Kenya : sous l’impulsion des femmes

Publié le 19 avril 2004 Lecture : 3 minutes.

La pièce est remplie d’enfants. Ils discutent, courent, jouent ou se chamaillent, mais la majorité d’entre eux a plutôt l’air enjoué. Contraste saisissant avec l’extérieur, dans Kayole, ce bidonville de Nairobi où la misère, trop forte, a effacé le sourire du plus optimiste des habitants. Ce qui est devenu un lieu d’espoir, le centre de l’association Women Fighting Aids in Kenya (Wofak), avait été créé pour répondre à une détresse : celles des femmes touchées par le sida. En 1993, elles étaient rares celles qui osaient tenter quelque chose. Dix ans plus tard, elles ont considérablement élargi leur champ d’action. Et cette maison aux murs en briques, une des seules de ce quartier composé essentiellement de cahutes de fortune, est devenue un point de repère. On y écoute, on y soigne, on y nourrit. Personne n’est jugé, personne n’est exclu. Les gamins, assis sur les canapés entourant la pièce, attendent l’heure du repas. Ils n’ont pas les moyens de se nourrir, et c’est Wofak qui, tous les midis, leur fournit leur déjeuner, même s’il reste sommaire.
Comme toutes les personnes qui accomplissent des exploits, les femmes de l’association sont persuadées qu’elles ne font que le strict minimum. Alors que dès la création de Wofak, elles ont fait la preuve d’une force de caractère hors du commun. En se « liguant » contre les hommes tout d’abord, dans un pays où les mouvements de lutte contre le sida étaient tous dirigés par la gent masculine. À l’époque, elles étaient dix, toutes séropositives ou proches de personnes infectées. Dix femmes qui ne pouvaient pas se résigner à subir la discrimination dont le « sexe faible » était victime, alors qu’il est également le plus « exposé ». Scientifiquement, puisque la transmission du virus est facilitée chez la femme hétérosexuelle. Humainement aussi, puisque quand un membre de la famille tombe malade, c’est elle qui devra le soigner et sera ainsi détournée de ses activités traditionnelles.
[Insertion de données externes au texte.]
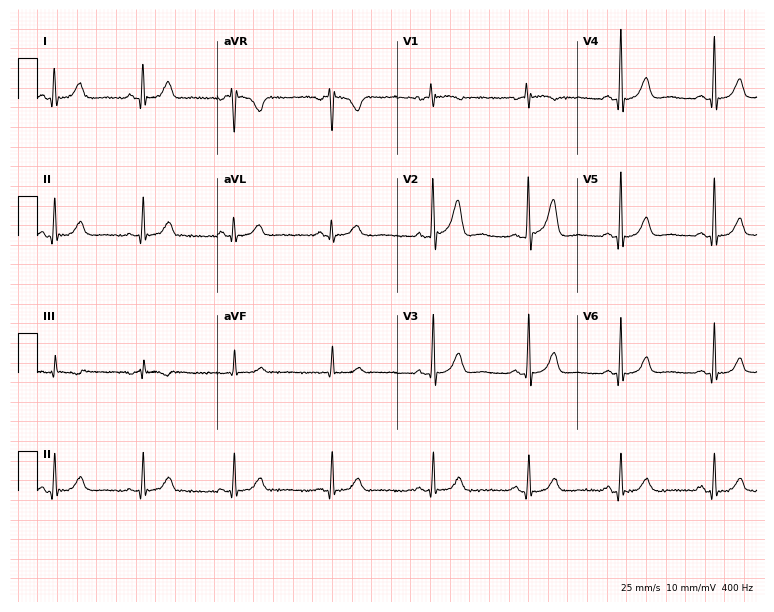
Resting 12-lead electrocardiogram (7.3-second recording at 400 Hz). Patient: a 63-year-old female. Read as a normal ECG.
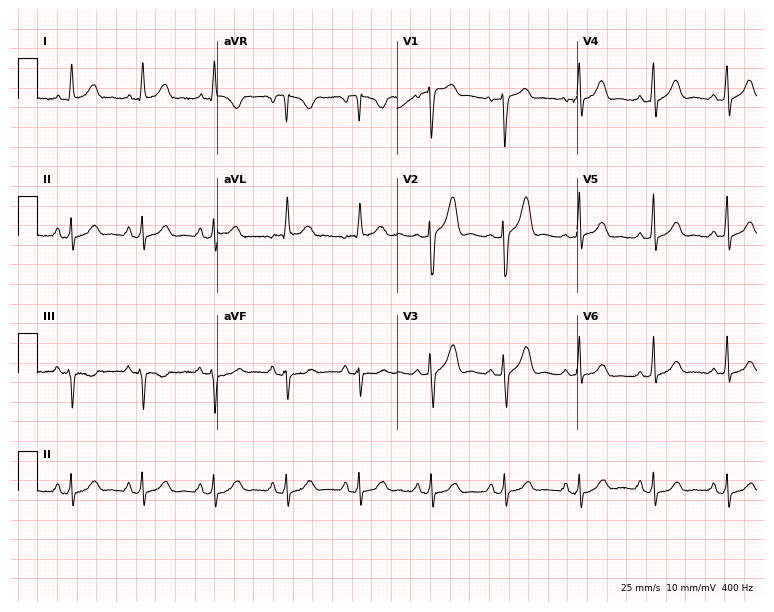
12-lead ECG (7.3-second recording at 400 Hz) from a 67-year-old male patient. Labelled as a normal ECG.
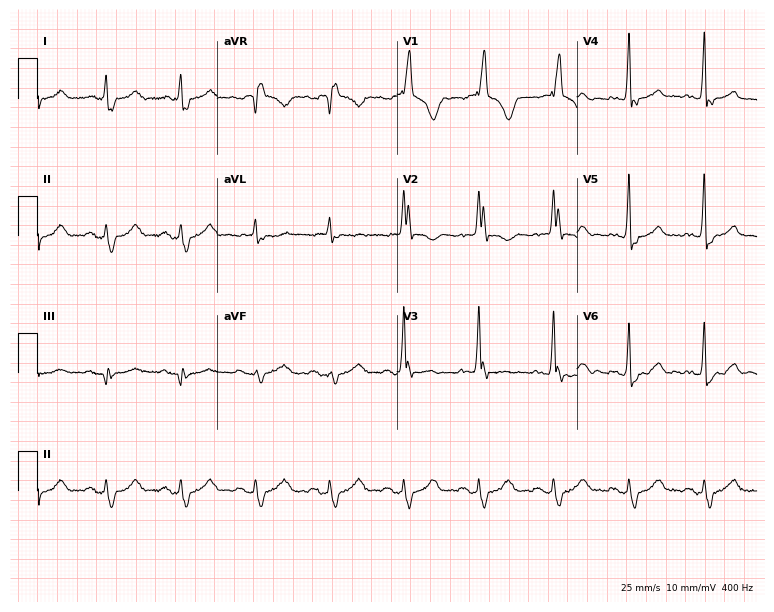
Electrocardiogram (7.3-second recording at 400 Hz), a 67-year-old man. Interpretation includes right bundle branch block.
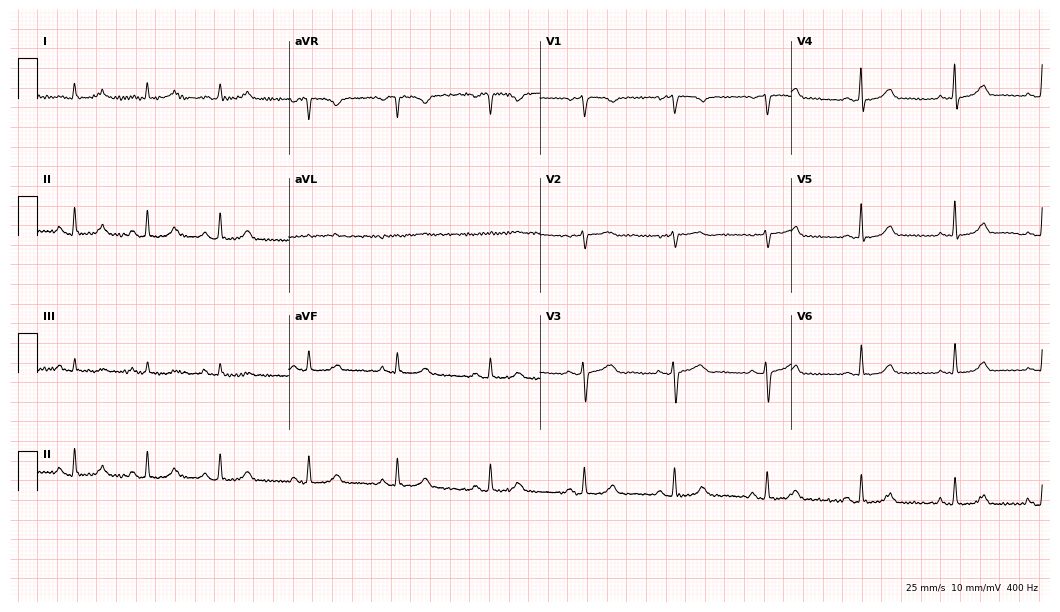
Standard 12-lead ECG recorded from a 48-year-old female patient. Read as a normal ECG.
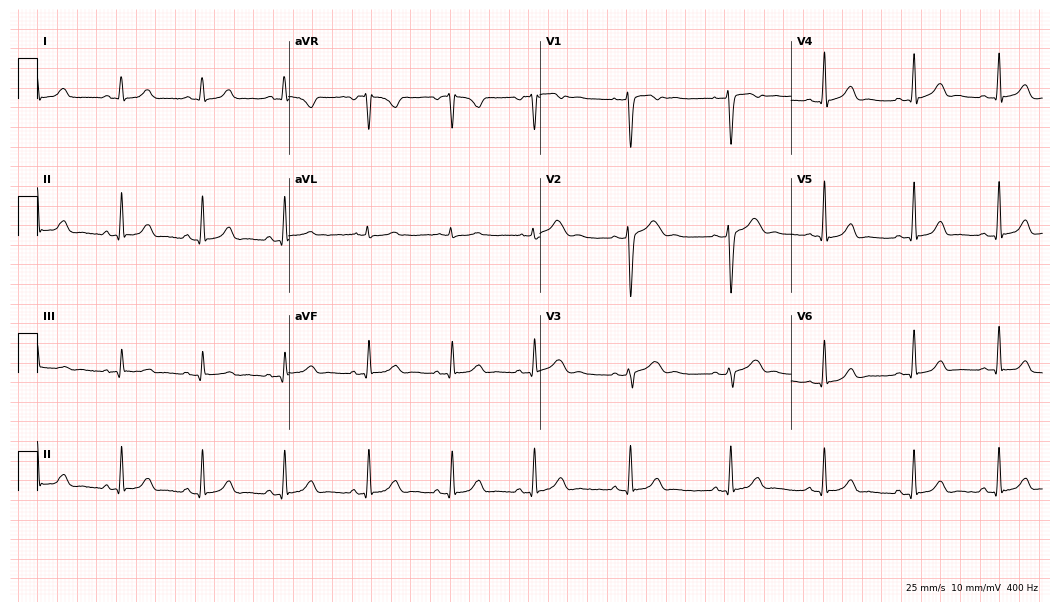
12-lead ECG (10.2-second recording at 400 Hz) from a 36-year-old woman. Labelled as a normal ECG.
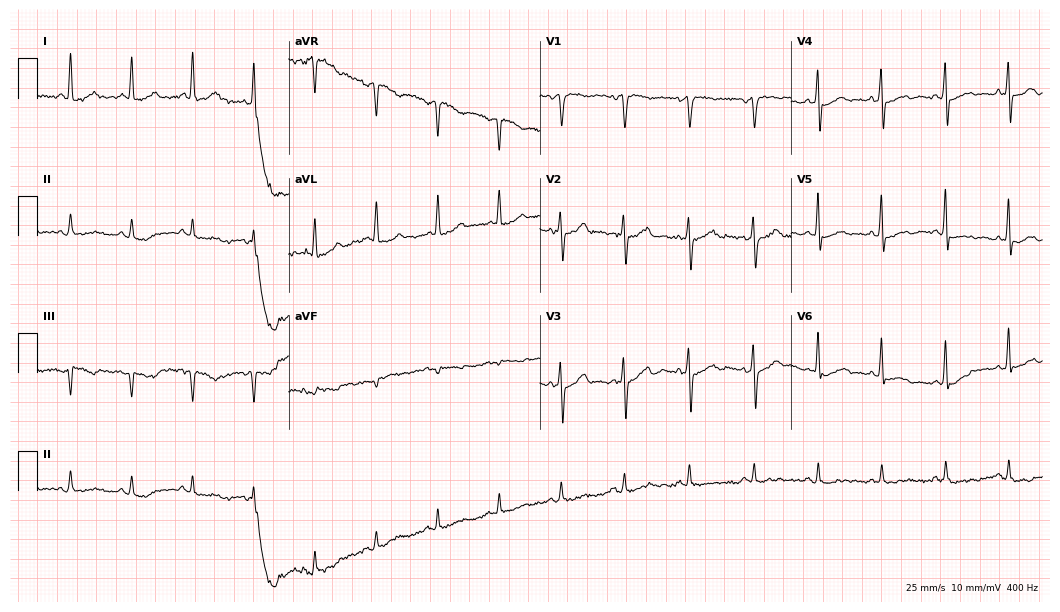
Standard 12-lead ECG recorded from a man, 45 years old (10.2-second recording at 400 Hz). Read as a normal ECG.
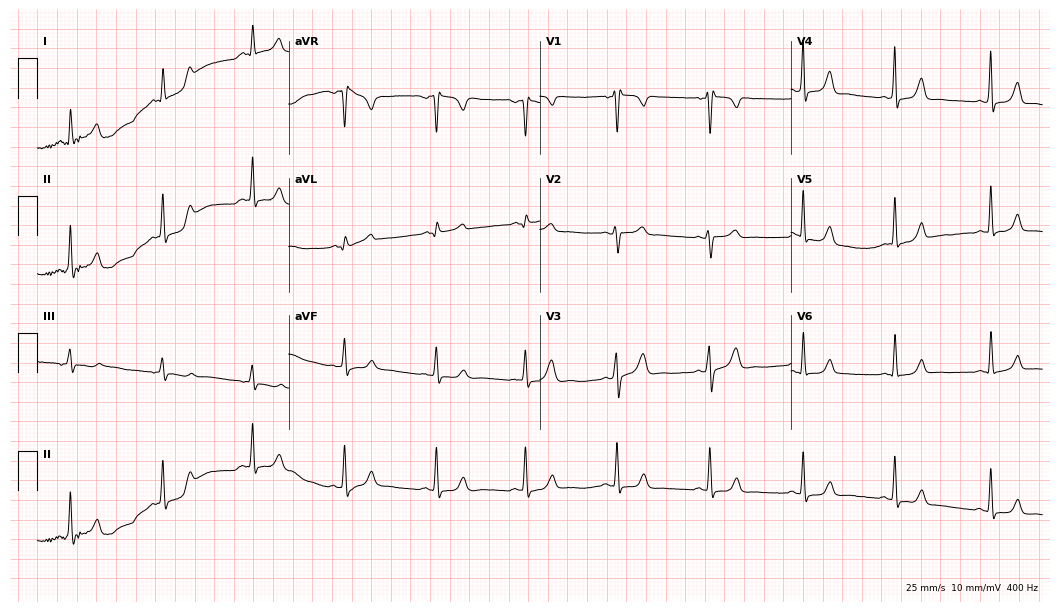
12-lead ECG from a 30-year-old woman. Labelled as a normal ECG.

Ces femmes, aujourd’hui plus de cinq cents, sont réunies pour faire reconnaître leurs droits et briser les tabous. Elles se sont investies dans l’éducation, la prévention, les soins à domicile, le soutien psychologique, le conseil médical et l’organisation d’activités génératrices de revenus. Peu à peu, Wofak a étendu ses activités aux orphelins du sida, en leur offrant la garantie d’un repas quotidien et en consacrant une partie de son budget aux frais de scolarité et d’habillement de ces enfants. L’association a également développé une structure de soins. Dans la maison de Kayole, outre la cuisine, où chauffe la marmite emplie de riz pour les enfants, et la salle commune, on trouve deux salles de soins. Une est réservée à la médecine traditionnelle. Selon l’état de leurs patients, les deux praticiens se partagent les traitements. Car, comme l’indique la directrice du centre, « la médecine traditionnelle n’a pas d’effets secondaires connus et est beaucoup moins chère que la médecine occidentale. Nous l’utilisons donc en premier recours ». Tout d’abord étudiées à l’Institut kényan de recherche sur les forêts (Kefri) pour détecter une éventuelle toxicité, les plantes sont ensuite prescrites aux malades. Si l’état du patient empire, il passe sous la coupe du médecin dit « occidental ». Et grâce à cette méthode, le Wofak parvient, bon an mal an, à tenir son rôle. Les femmes engagées dans la lutte vous diront qu’elles n’y sont pour rien. Que c’est grâce à Sidaction, l’association française qui les finance en partie, qu’elles parviennent à progresser et que sans ces alliés du Nord, elles n’y arriveraient pas. Lesquels répondent que s’ils ont choisi d’aider cette association, à hauteur d’environ 30 000 euros par an, c’est parce qu’ils ont été époustouflés par la pugnacité et la volonté de ces femmes. Voilà maintenant dix ans que cette association française participe aux financements d’associations du Sud : en 2002, 1,5 million d’euros ont été consacrés, sous différentes formes, à 90 projets.